I spent the weekend trying to be present, trying to feel Grandma’s lips when I kiss her, or her hands in mine, watching my step-mom write a list on a napkin. Presence is a difficult thing, and I’m no Taoist; my mind does not let things run as they are. My mind chews on the future. I prognosticate, therefore I am. There’s a certain philosophical aridity that appeals to my presence-avoiding mind in these pages, though I admit I have close to zero interest or background in straight philosophy. Arid is maybe the wrong word. As is philosophy.

Folklore of the future?

I’m not sure that this plot can be spoiled, dealing as it does with a roving glacier of various time periods, persons, non-persons, and battling visions of the future. Sad as I am, superimposed as I am between present and future, this story, this collection of elegant, funny, wigged out, careful sentences washed me over and washed over me. I could read this forever. This could go on and on, but it ends. If I were less emotional and messy, I could catalog the influences and hat-tips, from the obvious PKD and Gibson, to the more muted Star Wars and UKL. When I talked about this with my husband, he asked what it would be like to be someone other than George Orr in The Lathe Of Heaven, someone changed subtly or largely in someone else’s sleep. It will be hours before I know she’s gone — this is the way of things; the phone-tree is long and branching — and in those hours will she continue as if that end hadn’t happened?
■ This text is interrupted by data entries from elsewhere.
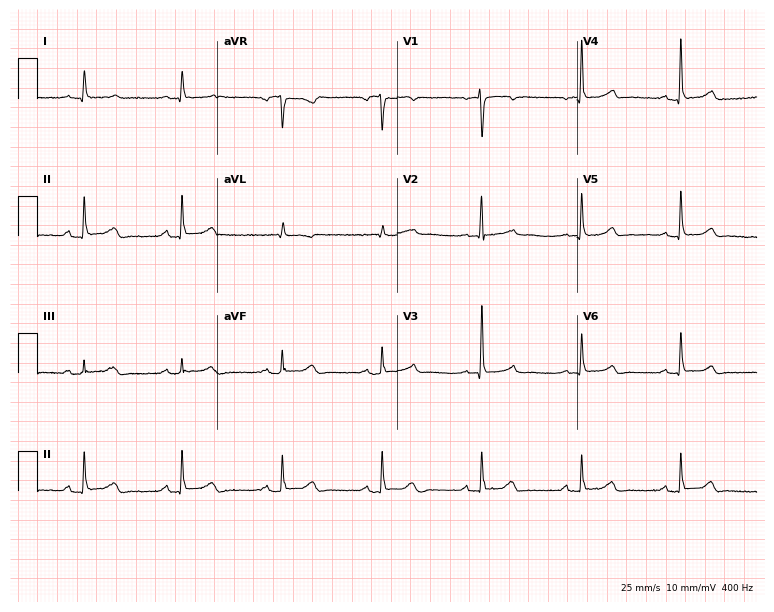
12-lead ECG from an 85-year-old woman (7.3-second recording at 400 Hz). No first-degree AV block, right bundle branch block, left bundle branch block, sinus bradycardia, atrial fibrillation or sinus tachycardia recorded for this tracing. Only these six findings were labelled.
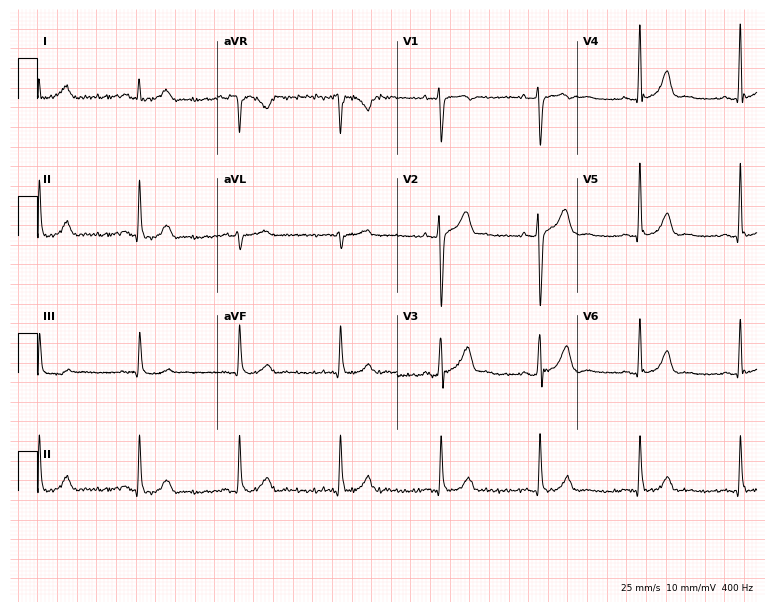
12-lead ECG from a man, 46 years old (7.3-second recording at 400 Hz). No first-degree AV block, right bundle branch block, left bundle branch block, sinus bradycardia, atrial fibrillation or sinus tachycardia recorded for this tracing. Findings outside these six are not listed.
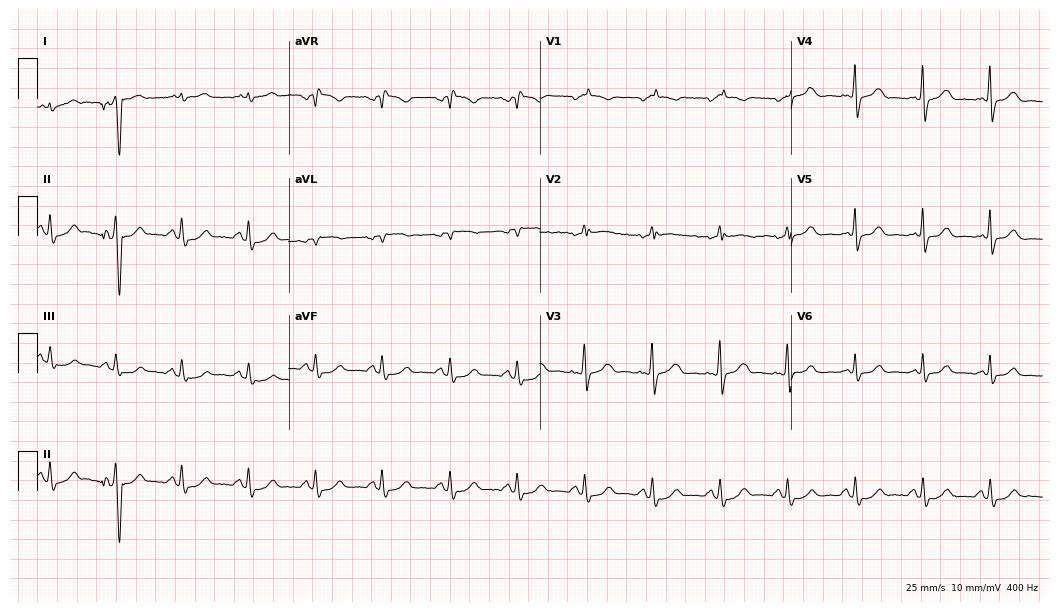
ECG — a male, 76 years old. Labelled as a normal ECG.
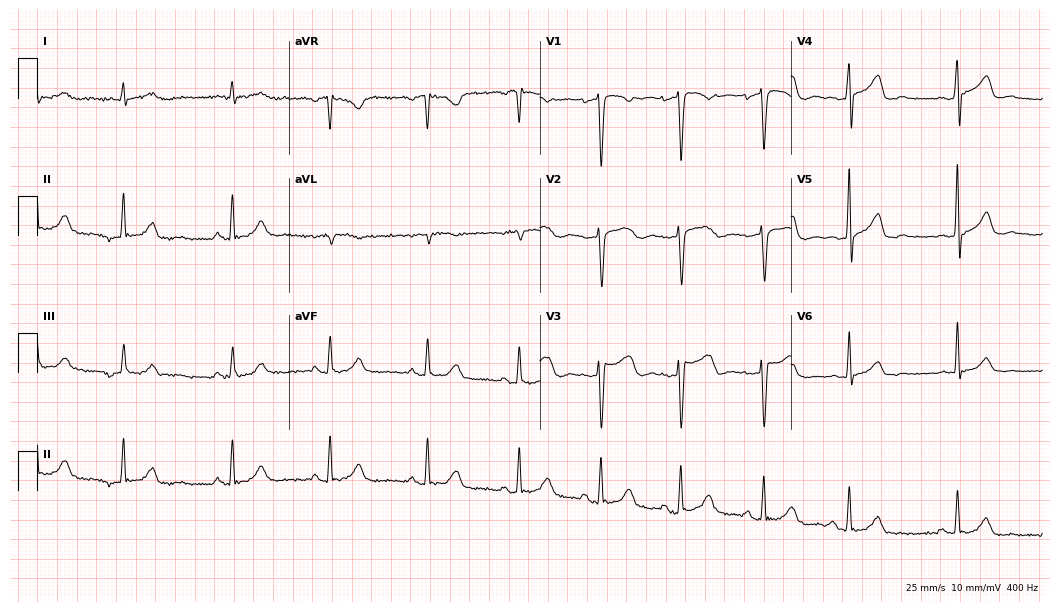
Standard 12-lead ECG recorded from a male patient, 72 years old (10.2-second recording at 400 Hz). Read as a normal ECG.
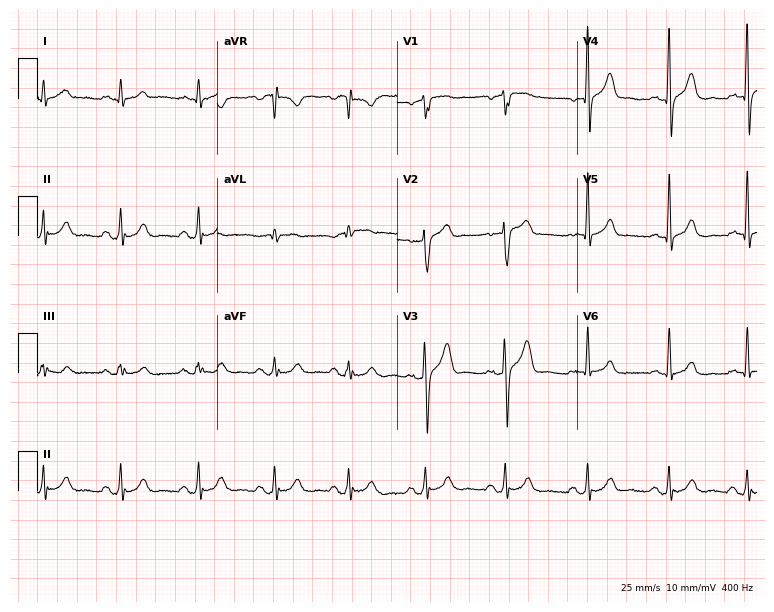
12-lead ECG from a man, 63 years old (7.3-second recording at 400 Hz). No first-degree AV block, right bundle branch block (RBBB), left bundle branch block (LBBB), sinus bradycardia, atrial fibrillation (AF) or sinus tachycardia recorded for this tracing. Findings outside these six are not listed.

Will she be gone in those hours? There’s questions like that everywhere here.

This book probably deserves a less sloppy reader, one that isn’t leaking at the seams. My dad did all the sodoku puzzles from the last two weeks of the paper; I read this. I was fully absorbed in the intellectual puzzle of end-times and the after-end, a game of futures. I can’t unbind my emotions from the end of it all, the end of her all. But the blueprints lay down blue and bloodless. They make me think. They make me wonder — in that old school awestruck sense. And I know that absolutely none of this makes sense, which is why it is such a comfort.